_WHAT TO PRODUCE:_ Wherever pictures appear in the listing below, leave them out, and copy exactly, and only, everything from the line with "Reserva Natural Municipal Luis Honorio Rolon, área" down to the line with "Trolleybus op busbaan bij Quai Pierre Scize".

---------- PROVIDED RECORDS

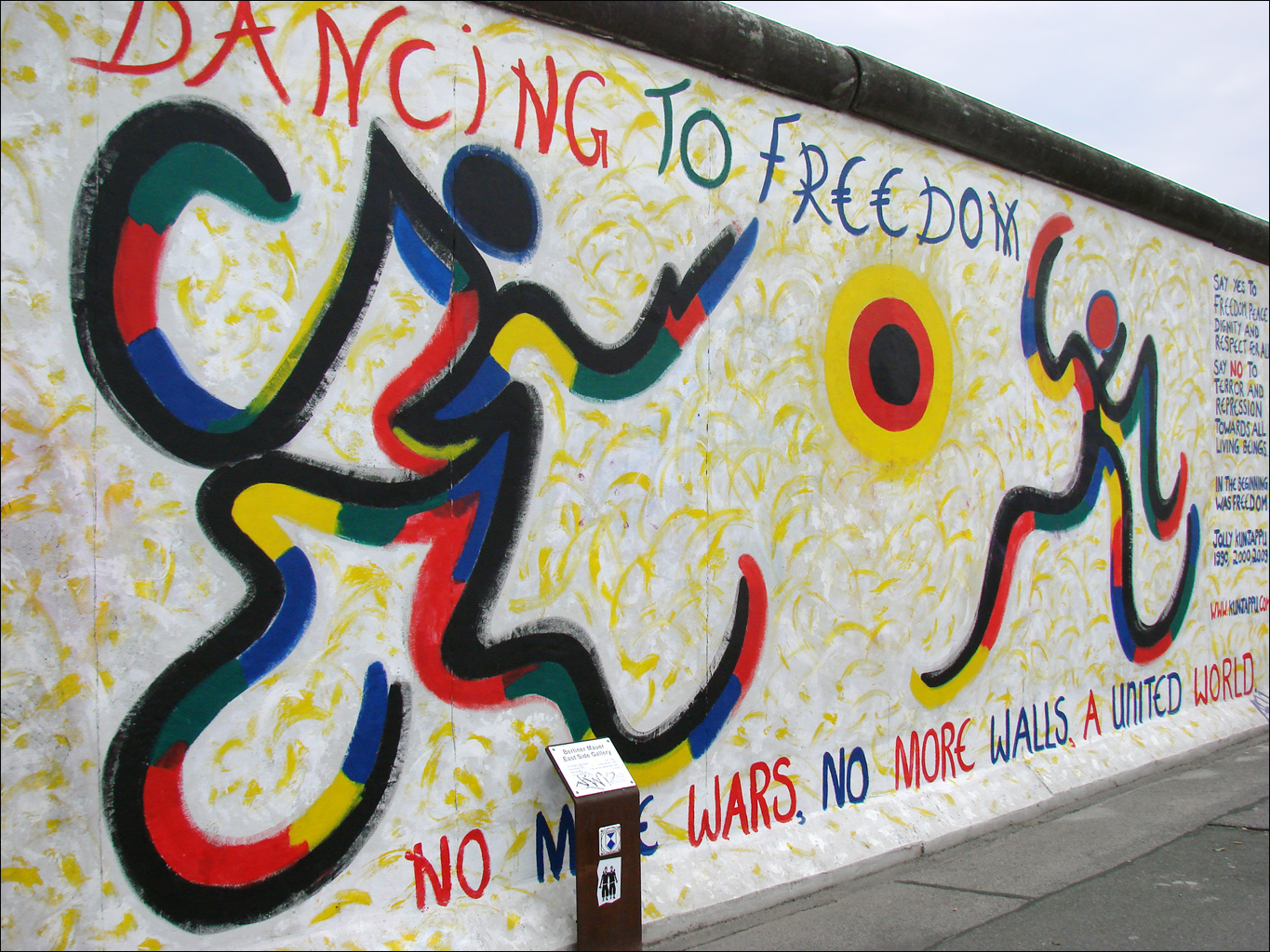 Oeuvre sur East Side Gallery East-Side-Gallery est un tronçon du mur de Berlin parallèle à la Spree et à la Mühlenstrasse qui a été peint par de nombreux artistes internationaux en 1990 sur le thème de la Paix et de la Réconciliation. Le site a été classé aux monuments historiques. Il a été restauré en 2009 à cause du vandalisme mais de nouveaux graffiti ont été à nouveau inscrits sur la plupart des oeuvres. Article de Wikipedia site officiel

--------------------
---------- PROVIDED RECORDS

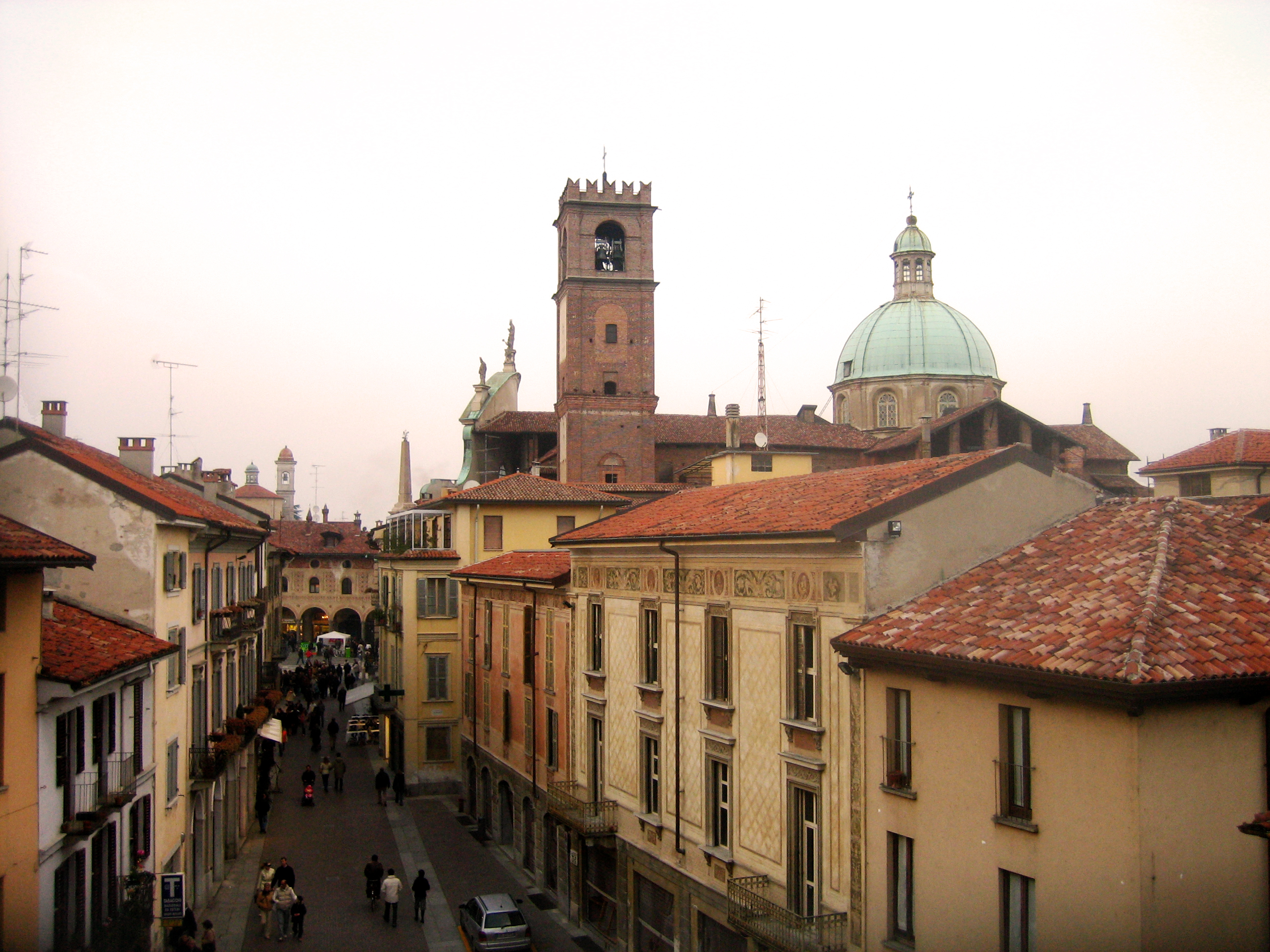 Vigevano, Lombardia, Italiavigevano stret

--------------------
---------- PROVIDED RECORDS

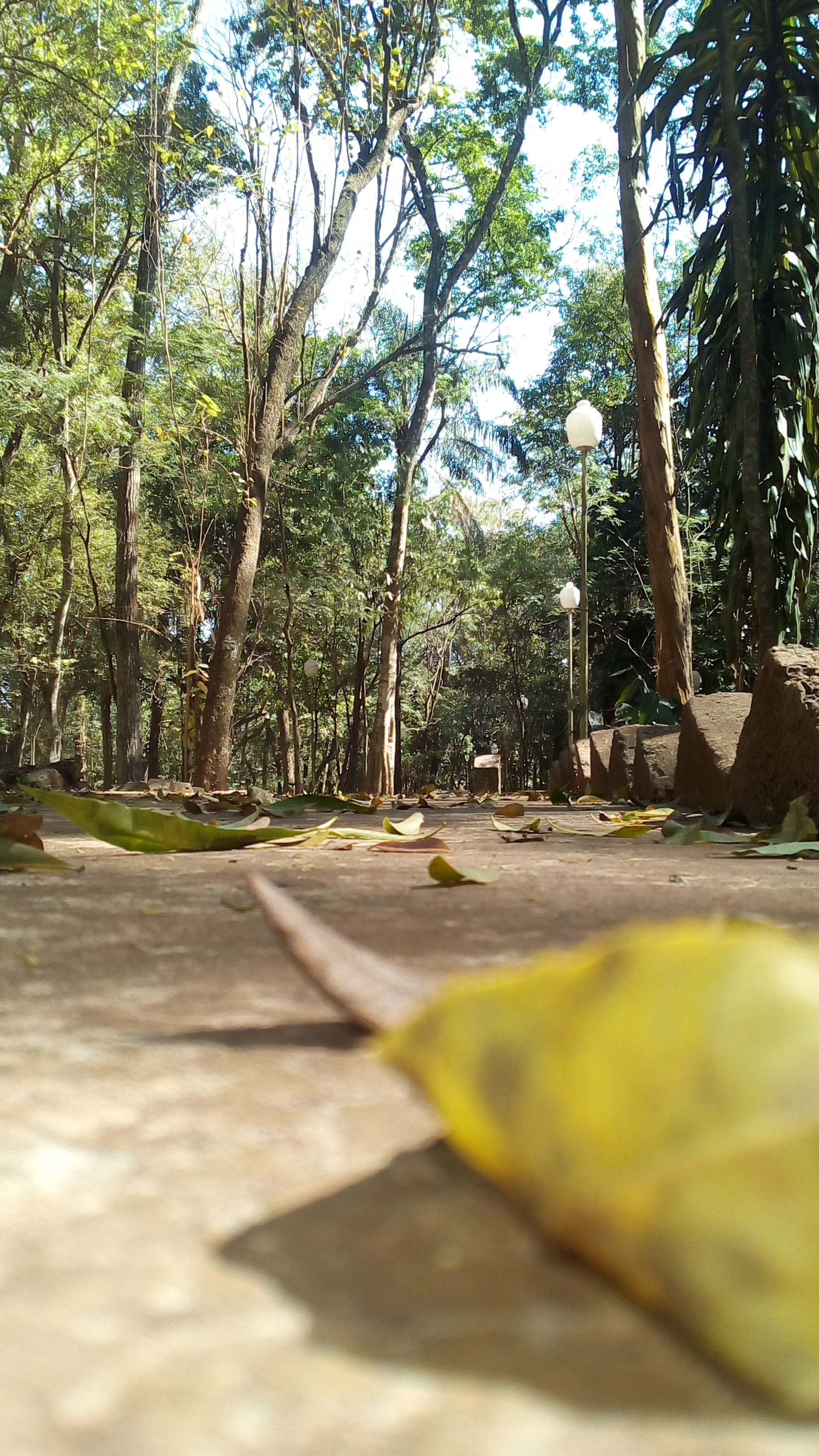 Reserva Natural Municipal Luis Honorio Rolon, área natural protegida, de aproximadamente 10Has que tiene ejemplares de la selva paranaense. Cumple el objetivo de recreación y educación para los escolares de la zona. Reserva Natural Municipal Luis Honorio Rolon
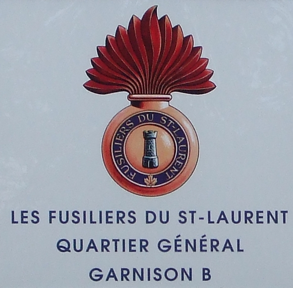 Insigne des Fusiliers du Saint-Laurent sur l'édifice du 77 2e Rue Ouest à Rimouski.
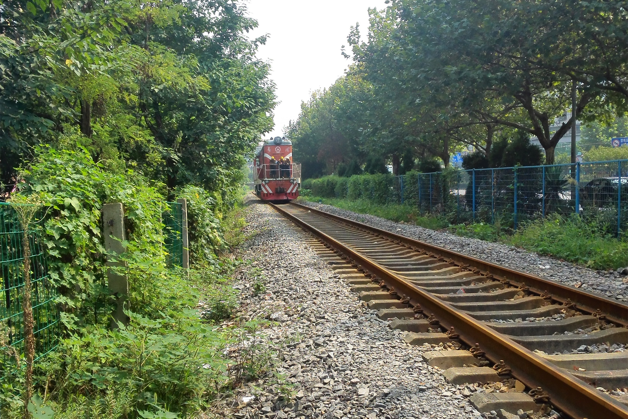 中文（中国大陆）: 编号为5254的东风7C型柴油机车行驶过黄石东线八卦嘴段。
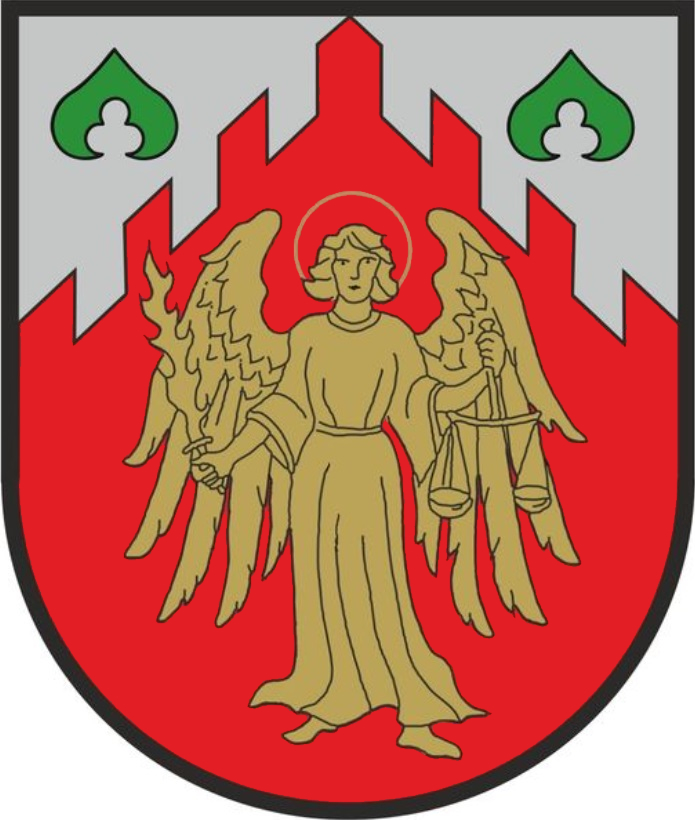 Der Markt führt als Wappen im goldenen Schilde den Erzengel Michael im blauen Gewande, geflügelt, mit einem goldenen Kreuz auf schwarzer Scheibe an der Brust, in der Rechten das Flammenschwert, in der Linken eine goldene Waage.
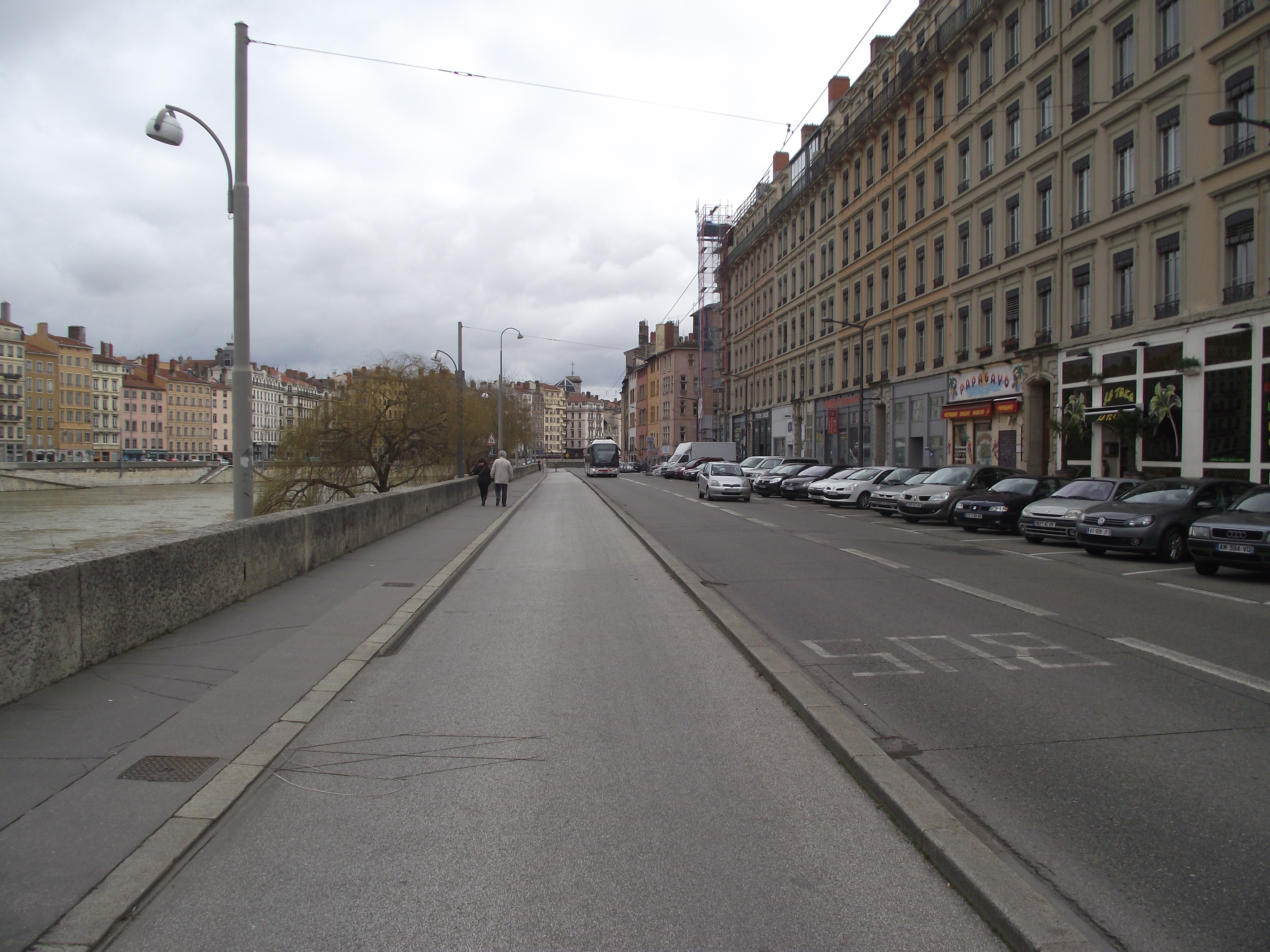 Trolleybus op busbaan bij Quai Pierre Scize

--------------------

_SOLUTION TO THIS PROBLEM:_
 Reserva Natural Municipal Luis Honorio Rolon, área natural protegida, de aproximadamente 10Has que tiene ejemplares de la selva paranaense. Cumple el objetivo de recreación y educación para los escolares de la zona. Reserva Natural Municipal Luis Honorio Rolon
 Insigne des Fusiliers du Saint-Laurent sur l'édifice du 77 2e Rue Ouest à Rimouski.
 中文（中国大陆）: 编号为5254的东风7C型柴油机车行驶过黄石东线八卦嘴段。
 Der Markt führt als Wappen im goldenen Schilde den Erzengel Michael im blauen Gewande, geflügelt, mit einem goldenen Kreuz auf schwarzer Scheibe an der Brust, in der Rechten das Flammenschwert, in der Linken eine goldene Waage.
 Trolleybus op busbaan bij Quai Pierre Scize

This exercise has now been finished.